Similarly, in the four countries in which information is available (Brazil, Ecuador, Peru and Uruguay), an increase in schooling has not been enough to eliminate the income gaps marked by gender and ethno-racial dimensions: among those who have a tertiary education, indigenous and Afro-descendent women receive about half of the labor income that non-Afro-descendent, non-indigenous men get.

The document also addresses inequalities linked to childhood, youth and old age. In this last case, the gap between men and women in access to pensions and retirements is still significant despite the fact that it shrank from 17.1 percentage points in 1994 to 12.0 percentage points in 2014, when the figure was 63.5% for men and 51.5% for women, according to a simple average among 10 Latin American countries. That is the result of inequalities accumulated throughout the life cycle, particularly of fewer opportunities for women to access formal employment and with social protection.

With regard to territorial inequality, the study indicates that in five countries (Colombia, Mexico, Panama, Peru and Venezuela) the difference among the regions with the highest and lowest poverty rates exceeds 40 percentage points. In addition, many of the territories with the greatest levels of poverty and lowest schooling levels also have high percentages of indigenous or Afro-descendent populations, which demonstrates once again how inequalities intersect.

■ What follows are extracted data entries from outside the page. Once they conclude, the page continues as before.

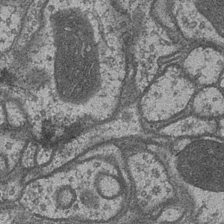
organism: Drosophila
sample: Optic medulla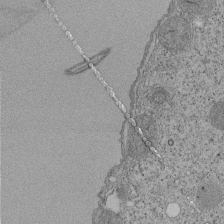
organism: Tetrahymena
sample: Cilia in tetrahymena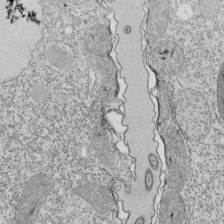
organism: Tetrahymena
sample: Cilia in tetrahymena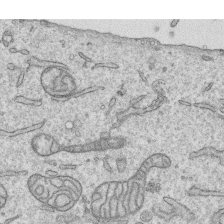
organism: Human
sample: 1205lu cells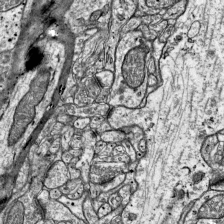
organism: Mouse
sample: Visual Cortex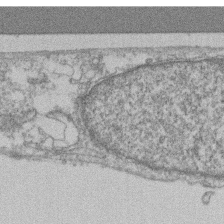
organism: Mouse
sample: T cell stromal cell synapse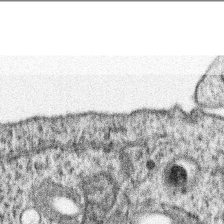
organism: Human
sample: HeLa cells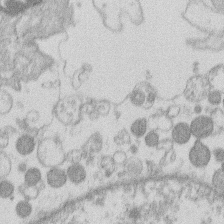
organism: Human
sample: Macrophage cells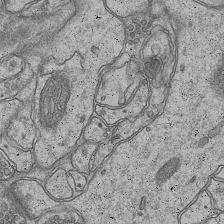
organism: Mouse
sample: CA1 Hippocampus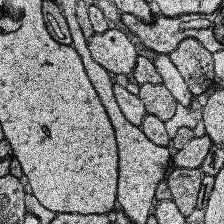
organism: Human
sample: Temporal Lobe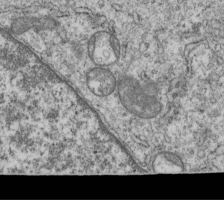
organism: Human
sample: MDA-MB-231 cells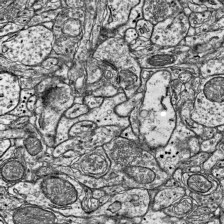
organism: Mouse
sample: Visual Cortex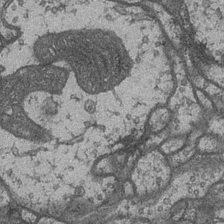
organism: Drosophila
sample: Optic medulla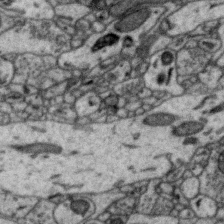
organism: Zebra finch
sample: Brain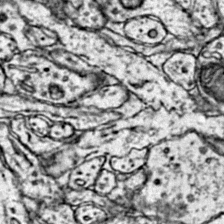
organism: Mouse
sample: Primary visual cortex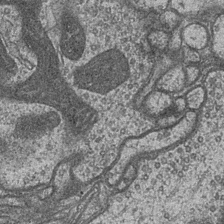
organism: Drosophila
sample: Optic medulla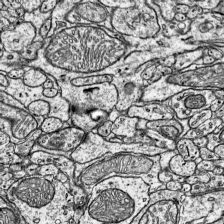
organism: Mouse
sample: Visual Cortex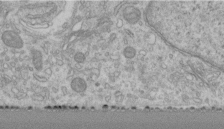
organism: Human
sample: Centriole in RPE cells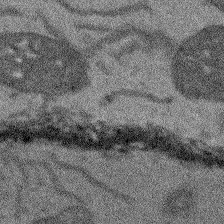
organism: Arabidopsis thaliana
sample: Root tip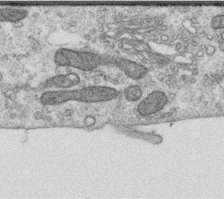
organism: Human
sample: Centriole in RPE cells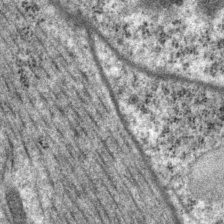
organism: P. pacificus
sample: Pharynx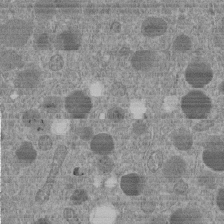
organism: C. elegans
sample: C. elegans embryo early stage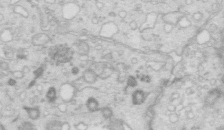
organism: Mouse
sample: Multiciliated cells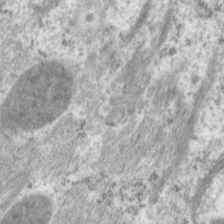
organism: P. pacificus
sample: Pharynx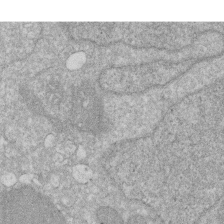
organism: Human
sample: HIV infected U937 cells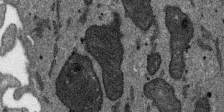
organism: Human
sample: Lung epithelial cells infected with SARS-CoV-2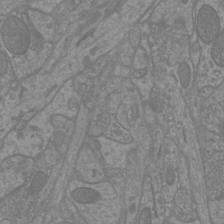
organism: Mouse
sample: Cortical neurons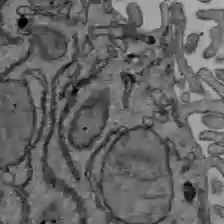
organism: C57BL Mouse
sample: Liver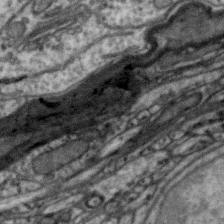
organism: Zebra finch
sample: Brain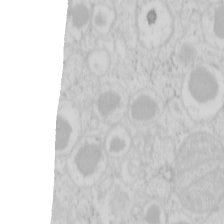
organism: Mouse
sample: Pancreas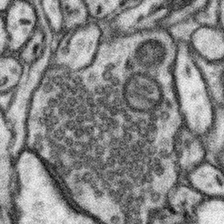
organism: Mouse
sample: Somatosensory cortex neuropil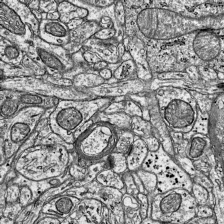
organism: Mouse
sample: Visual Cortex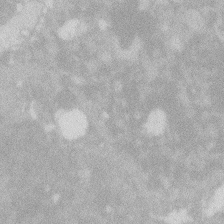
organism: Zebrafish
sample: Macrophage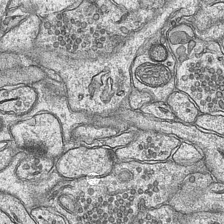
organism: Mouse
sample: CA1 Hippocampus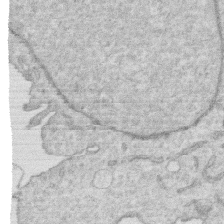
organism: Human
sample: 1205lu cells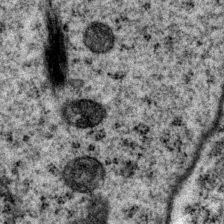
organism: P. pacificus
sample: Pharynx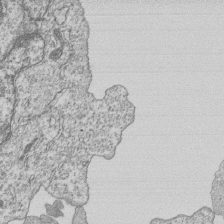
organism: Human
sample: MDA-MB-231 cells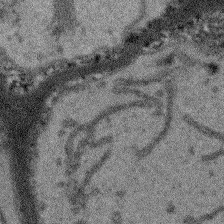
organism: Arabidopsis thaliana
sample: Root tip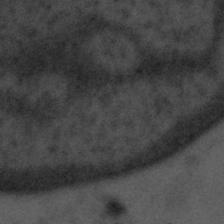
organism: Tuwongella immobilis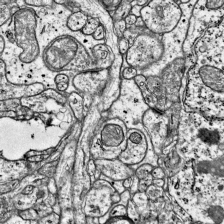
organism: Mouse
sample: Visual Cortex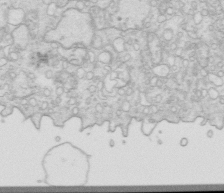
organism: Mouse
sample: Multiciliated cells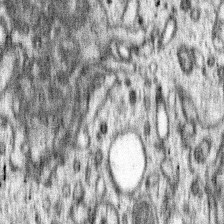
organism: Human
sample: HeLa cells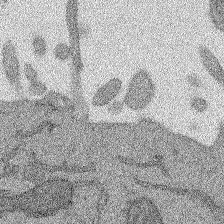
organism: Human
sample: HeLa cells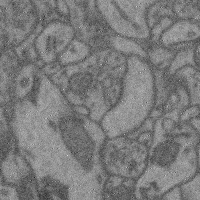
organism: Mouse
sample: Cerebral cortex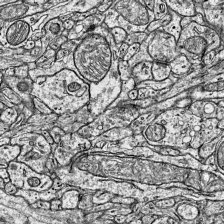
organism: Mouse
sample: Visual Cortex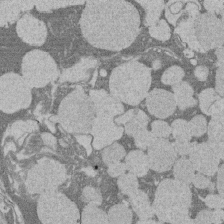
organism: Rat
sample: Salivary granule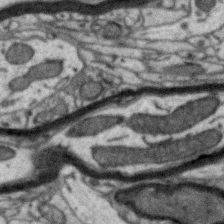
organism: Zebra finch
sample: Brain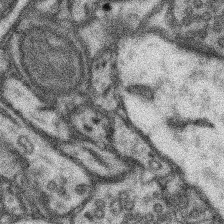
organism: Mouse
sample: Somatosensory cortex neuropil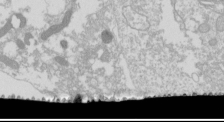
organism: Drosophila
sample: Cell division; meiosis; drosophila spermatocytes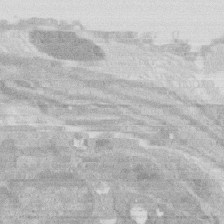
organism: Rat
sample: Salivary granule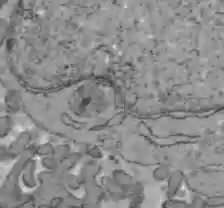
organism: C57BL Mouse
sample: Liver

To comply with the 2030 Agenda for Sustainable Development, which among other goals seeks to put an end to poverty and reduce inequality without leaving anyone behind, ECLAC sets forth eight specific recommendations in this report, the first of which is to implement economic, social and environmental policies that are coordinated among themselves and focused on progressive structural change. 

The other recommendations include developing rights-based public policies with an integrated perspective; orienting them towards a universalism that is sensitive to differences to break down the access barriers to social services and well-being faced by people who suffer inequality and exclusion; grounding the policies in social compacts and robust institutions; strengthening their territorial dimension; generating systematic statistical information on the different dimensions of inequality; protecting social spending and boosting tax revenues; and moving from a culture of privilege to a culture of equality.

This document deepens the analysis made in the study Inclusive social development: The next generation of policies for overcoming poverty and reducing inequality in Latin America and the Caribbean, which ECLAC presented at the first meeting of the Regional Conference on Social Development, held in Lima in November 2015. This Conference is a subsidiary body of ECLAC that was created in May 2014.

That publication gave an overview of the evolution of poverty and income distribution, the labor market and aspects related to health, education and social protection, and it defined some public policy lines of action, such as the promotion of rights-based social protection systems and the consolidation of social policies and their transformation from policies of a given government into lasting State policy.